To do
The full listing is to be returned exactly as given, but without pictures.

Task inputs
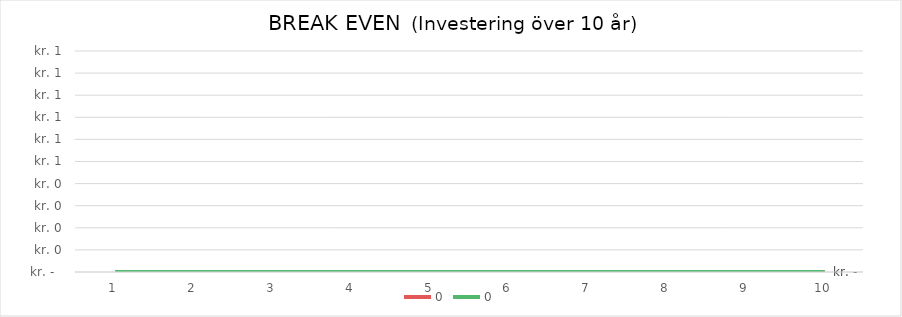
| Category | 0 | 19W Rax (on/off) | Løsning 2 |
|---|---|---|---|
| 0 | 0 |  |  |
| 1 | 0 |  |  |
| 2 | 0 |  |  |
| 3 | 0 |  |  |
| 4 | 0 |  |  |
| 5 | 0 |  |  |
| 6 | 0 |  |  |
| 7 | 0 |  |  |
| 8 | 0 |  |  |
| 9 | 0 |  |  |

Reply to the exercise
| Category | 0 | 19W Rax (on/off) | Løsning 2 |
|---|---|---|---|
| 0 | 0 |  |  |
| 1 | 0 |  |  |
| 2 | 0 |  |  |
| 3 | 0 |  |  |
| 4 | 0 |  |  |
| 5 | 0 |  |  |
| 6 | 0 |  |  |
| 7 | 0 |  |  |
| 8 | 0 |  |  |
| 9 | 0 |  |  |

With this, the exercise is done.